If your income stopped for any reason – redundancy, illness, accident – would you be able to keep paying your mortgage? Without mortgage repayment insurance, quite possibly not.
At the moment, with more and more businesses folding and more and more jobs being lost, this is a real issue. Can you be sure you won’t be next? If your employer goes bust, you may well not even get a redundancy payment.
Up until recently, many people were very wary of mortgage repayment insurance. It was often mis-sold or turned out to be a waste of money. However, the government has forced a shake-up in the mortgage repayment insurance market, and now there are minimum standards that policies must meet or exceed. You can now buy a policy with much more confidence that it will be suitable for your requirements.
So who are the people who should especially consider mortgage repayment insurance?
• You may have stretched yourself financially with your mortgage – many people in the past decade have been forced to do this in order to get on the property ladder at all.
• You may have little or no equity in your property. In fact if you originally borrowed a high loan-to-value amount and the value of your property has now fallen, you may well have negative equity. If you suddenly lost your income, there would be no possibility of remortgaging to tide you over.
• If you are employed in a sector where demand is falling, or that is dependent on demand in other areas of the economy, you do need to take precautions against possible loss of income. For instance, the automotive sector is reporting considerable reduction in demand. If a local car manufacturer goes out of business or reduces output, this will affect dozens of other supplier firms in the area. In turn this will affect other companies such as travel firms who are dependent on high employment for their own level of demand. It’s no good waiting until there is an actual threat to your own job before taking out mortgage repayment insurance – it will then be too late.

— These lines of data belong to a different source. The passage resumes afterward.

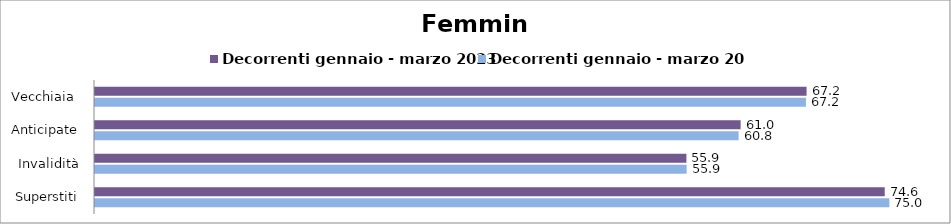
| Category | Decorrenti gennaio - marzo 2023 | Decorrenti gennaio - marzo 2024 |
|---|---|---|
| Vecchiaia  | 67.21 | 67.15 |
| Anticipate | 60.98 | 60.79 |
| Invalidità | 55.86 | 55.88 |
| Superstiti | 74.59 | 75.03 |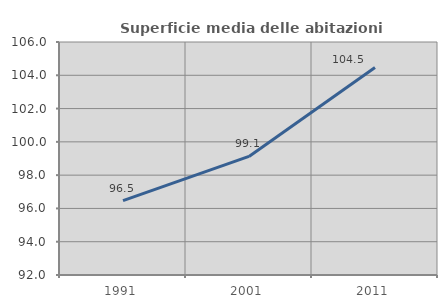
| Category | Superficie media delle abitazioni occupate |
|---|---|
| 1991.0 | 96.469 |
| 2001.0 | 99.124 |
| 2011.0 | 104.465 |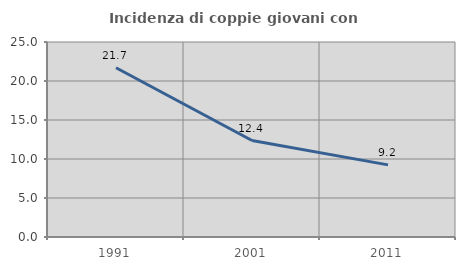
| Category | Incidenza di coppie giovani con figli |
|---|---|
| 1991.0 | 21.698 |
| 2001.0 | 12.368 |
| 2011.0 | 9.249 |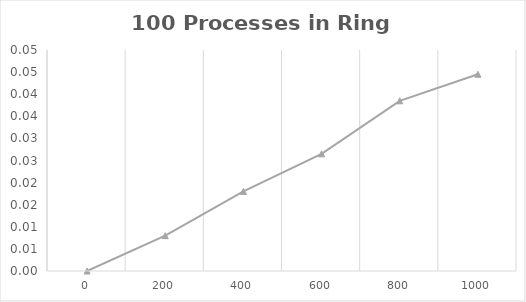
| Category | 100 |
|---|---|
| 0.0 | 0 |
| 200.0 | 0.008 |
| 400.0 | 0.018 |
| 600.0 | 0.027 |
| 800.0 | 0.039 |
| 1000.0 | 0.045 |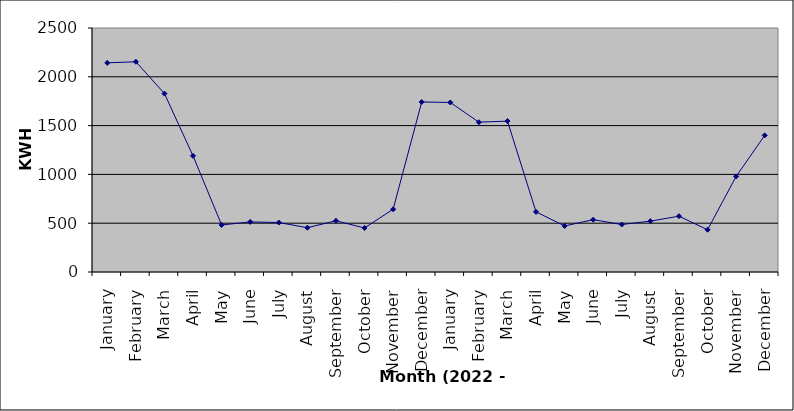
| Category | Series 0 |
|---|---|
| January | 2143 |
| February | 2154 |
| March | 1828 |
| April | 1190 |
| May | 482 |
| June | 513 |
| July | 507 |
| August | 454 |
| September | 525 |
| October | 451 |
| November | 643 |
| December | 1742 |
| January | 1737 |
| February | 1535 |
| March | 1546 |
| April | 616 |
| May | 472 |
| June | 536 |
| July | 487 |
| August | 521 |
| September | 572 |
| October | 433 |
| November | 979 |
| December | 1400 |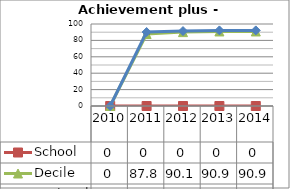
| Category | School  | Decile | National |
|---|---|---|---|
| 2010.0 | 0 | 0 | 0 |
| 2011.0 | 0 | 87.8 | 90.2 |
| 2012.0 | 0 | 90.1 | 91.4 |
| 2013.0 | 0 | 90.9 | 92.2 |
| 2014.0 | 0 | 90.9 | 92.2 |

• Does your employer have a proper sickness payment policy in place (i.e. one that continues to pay all or part of your salary when you’re off sick)? If you’re not sure, ask – you’re entitled to know. Talk to the Human Resources department or your union representative. State sickness benefit will certainly not cover your mortgage payments, so if you won’t get sick pay you need insurance.
Remember you don’t need to get the mortgage payment insurance from your mortgage lender. A standalone policy is likely to be more suitable and you should be able to find one to fit your individual requirements. Talk to a broker who will help you shop around and find one that will give you value for money – and, of course, peace of mind!